A while back I played a round with the HASS Voice Assistant, and pretty easily got to a point where STT and TTS were working really well on my local installation. Also got the hardware to build wyoming satellites with wakeword recognition.

However, what kept me from going through the effort of setting everything up properly (and finally getting fucking Alexa out of my house) was the “all or nothing” approach HASS seemingly has to intent recognition. You either:

  • use the build in Assistant conversation agent, which is a pain in the ass because it matches what your STT recognized 1:1, letter by letter, so it’s almost impossible to actually get it to do something unless you spoke perfectly (and forget, for example, about putting something on your ToDo list; Todo, todo, To-Do,… are all not recognized, and have fun getting your STT to reliably generate the ToDo spelling!), or
  • you slap a full-blown LLM behind it, either forcing you to again rely on a shitty company, or host the LLM locally; but even in the latter case and on decent (not H100, of course, but with a GPU at least) hardware, the results were slow and shit, and due to context size limitations, you can just forget about exposing all your entities to the LLM Agent.
  • You also have the option of combining the two approaches; match exactly first, if no intent recognized, forward to LLM; but in practice, that just means that sometimes, you get what you wanted (“all lights off” with a 70% success rate, I’d say), and still a lot of the time you have to wait for ages for a response that may be correct, but often isn’t from the LLM.

What I’d like is a third option, doing fuzzy matching on what the STT generated. Indeed, there seems to have been multiple options for that through rhasspy, but that project appears to be dead? The HASS integration has not been updated in over 4 years, and the rhasspy repos are archived as of earlier this month.

Besides, it was not entirely clear to me if you could just use the intent recognition part of the project, forgoing the rest in favor of what HASS already brings to the table.

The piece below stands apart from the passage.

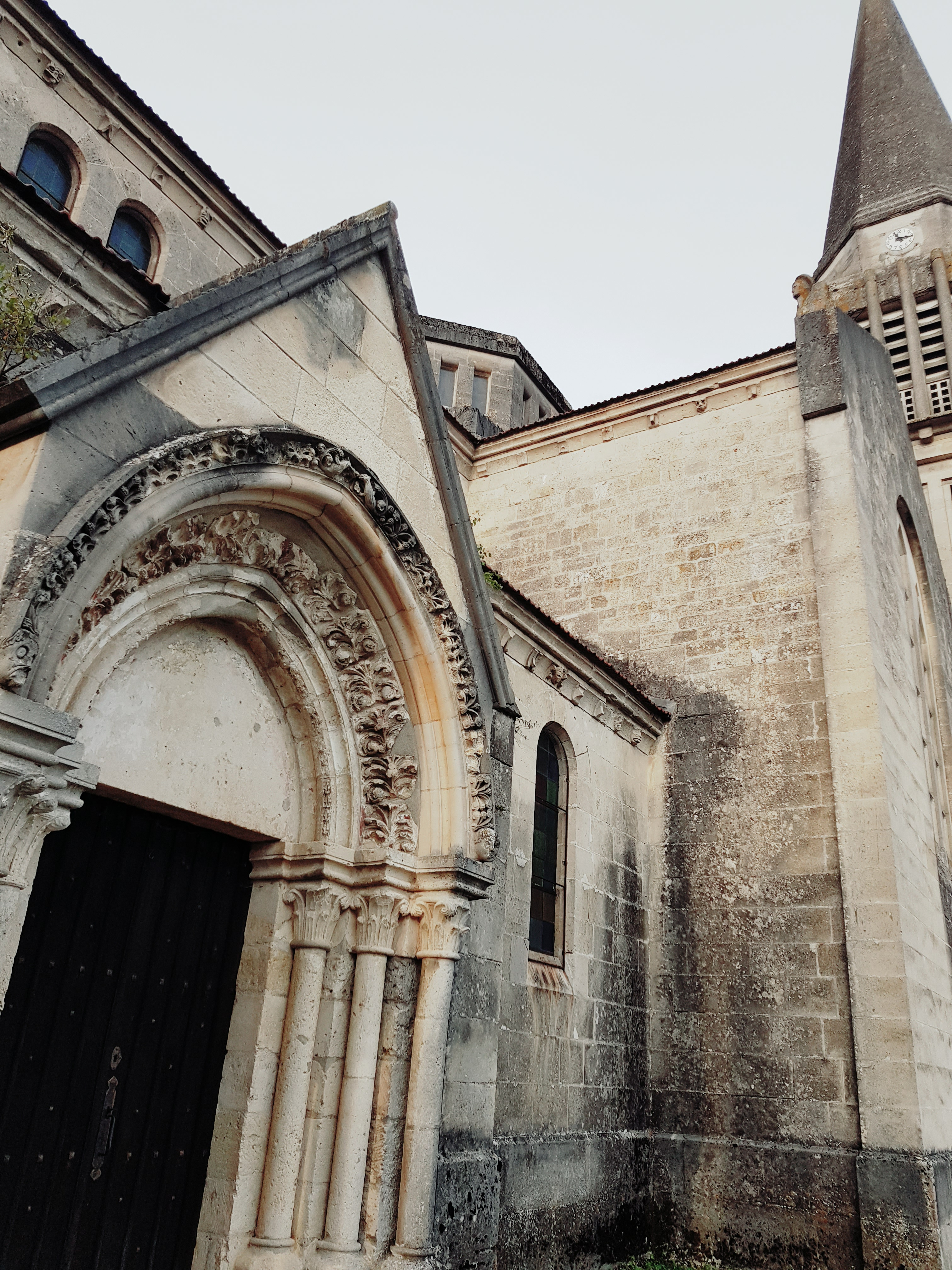 Portail classé de l' Église Saint-Médard d'Aizy-Jouy

At this point, I am willing to implement a custom conversation agent, but wanted to make sure first that I haven’t simply missed an obvious setting/addon/… for HASS.

My questions are:

  • are you using the HASS Voice Assistant without an LLM?
  • if so, how do you get your intents to be recognized reliably?
  • do you know of any setting/project/addon helping with that?

Cheers! Have a good start into the working week…!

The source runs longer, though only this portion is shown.